-- Provided material follows --
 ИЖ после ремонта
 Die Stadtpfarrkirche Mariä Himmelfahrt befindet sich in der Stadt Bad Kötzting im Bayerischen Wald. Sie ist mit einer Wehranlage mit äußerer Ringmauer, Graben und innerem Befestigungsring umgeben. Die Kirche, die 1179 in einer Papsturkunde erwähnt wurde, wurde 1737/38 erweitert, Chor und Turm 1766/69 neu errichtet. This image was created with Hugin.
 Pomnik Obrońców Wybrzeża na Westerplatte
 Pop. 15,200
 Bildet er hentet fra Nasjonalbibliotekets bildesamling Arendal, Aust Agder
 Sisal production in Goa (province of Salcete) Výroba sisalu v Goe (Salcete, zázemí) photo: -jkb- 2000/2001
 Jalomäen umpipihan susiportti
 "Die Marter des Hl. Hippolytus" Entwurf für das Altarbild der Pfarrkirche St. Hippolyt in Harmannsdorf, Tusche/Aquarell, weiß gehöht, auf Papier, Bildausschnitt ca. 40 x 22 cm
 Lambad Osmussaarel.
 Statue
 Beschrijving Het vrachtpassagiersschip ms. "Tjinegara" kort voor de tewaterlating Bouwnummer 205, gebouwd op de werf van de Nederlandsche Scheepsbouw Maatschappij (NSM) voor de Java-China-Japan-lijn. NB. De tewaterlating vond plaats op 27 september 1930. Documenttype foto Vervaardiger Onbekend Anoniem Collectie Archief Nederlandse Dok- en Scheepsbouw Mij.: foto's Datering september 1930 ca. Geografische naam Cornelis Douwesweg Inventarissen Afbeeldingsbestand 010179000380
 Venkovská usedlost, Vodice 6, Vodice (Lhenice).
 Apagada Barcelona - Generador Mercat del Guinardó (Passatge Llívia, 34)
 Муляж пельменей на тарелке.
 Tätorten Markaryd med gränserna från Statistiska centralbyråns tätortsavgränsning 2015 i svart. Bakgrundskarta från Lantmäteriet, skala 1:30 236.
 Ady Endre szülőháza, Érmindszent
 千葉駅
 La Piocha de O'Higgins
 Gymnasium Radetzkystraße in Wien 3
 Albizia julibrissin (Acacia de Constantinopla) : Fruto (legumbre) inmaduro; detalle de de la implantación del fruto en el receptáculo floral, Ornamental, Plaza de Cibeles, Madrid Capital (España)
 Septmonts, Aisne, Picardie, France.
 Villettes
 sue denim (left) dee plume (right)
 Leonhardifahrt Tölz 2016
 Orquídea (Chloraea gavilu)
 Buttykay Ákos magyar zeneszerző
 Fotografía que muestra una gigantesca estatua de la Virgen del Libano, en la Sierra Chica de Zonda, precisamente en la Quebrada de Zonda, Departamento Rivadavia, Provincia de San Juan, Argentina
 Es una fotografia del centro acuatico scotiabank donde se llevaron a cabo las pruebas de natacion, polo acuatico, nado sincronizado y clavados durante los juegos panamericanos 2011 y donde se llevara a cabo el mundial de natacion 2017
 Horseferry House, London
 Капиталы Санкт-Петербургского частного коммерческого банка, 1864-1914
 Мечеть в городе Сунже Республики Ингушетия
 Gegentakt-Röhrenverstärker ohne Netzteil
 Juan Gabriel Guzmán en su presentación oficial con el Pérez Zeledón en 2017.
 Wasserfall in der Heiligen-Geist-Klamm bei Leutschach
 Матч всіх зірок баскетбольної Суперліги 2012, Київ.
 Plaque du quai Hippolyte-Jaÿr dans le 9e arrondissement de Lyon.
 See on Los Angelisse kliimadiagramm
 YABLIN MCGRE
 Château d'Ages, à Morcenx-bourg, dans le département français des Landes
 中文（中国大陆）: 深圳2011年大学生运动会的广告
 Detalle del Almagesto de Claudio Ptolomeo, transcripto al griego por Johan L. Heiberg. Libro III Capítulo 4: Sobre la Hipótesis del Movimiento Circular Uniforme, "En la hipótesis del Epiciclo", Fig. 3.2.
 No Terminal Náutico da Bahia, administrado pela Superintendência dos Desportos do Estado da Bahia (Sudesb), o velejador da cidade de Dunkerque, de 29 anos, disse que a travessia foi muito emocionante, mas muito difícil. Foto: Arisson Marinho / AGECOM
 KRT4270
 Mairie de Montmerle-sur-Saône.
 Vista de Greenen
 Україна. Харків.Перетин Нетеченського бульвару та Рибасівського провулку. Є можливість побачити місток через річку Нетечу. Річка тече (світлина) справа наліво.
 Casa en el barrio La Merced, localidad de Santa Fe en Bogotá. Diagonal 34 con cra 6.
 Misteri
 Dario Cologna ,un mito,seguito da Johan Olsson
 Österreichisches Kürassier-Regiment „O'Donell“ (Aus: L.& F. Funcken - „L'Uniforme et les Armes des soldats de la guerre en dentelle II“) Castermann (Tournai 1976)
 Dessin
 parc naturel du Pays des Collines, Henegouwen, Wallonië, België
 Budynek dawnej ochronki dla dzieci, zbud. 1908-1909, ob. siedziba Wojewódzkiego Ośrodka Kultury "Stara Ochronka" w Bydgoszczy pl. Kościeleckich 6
-- Provided material concluded --
◆ **Exercise objective**
Please, from the entries above, set down exactly the lines from the one containing "Bildet er hentet" through the one containing "ca. 40 x 22 cm", and only those.

◆ **Task response**
 Bildet er hentet fra Nasjonalbibliotekets bildesamling Arendal, Aust Agder
 Sisal production in Goa (province of Salcete) Výroba sisalu v Goe (Salcete, zázemí) photo: -jkb- 2000/2001
 Jalomäen umpipihan susiportti
 "Die Marter des Hl. Hippolytus" Entwurf für das Altarbild der Pfarrkirche St. Hippolyt in Harmannsdorf, Tusche/Aquarell, weiß gehöht, auf Papier, Bildausschnitt ca. 40 x 22 cm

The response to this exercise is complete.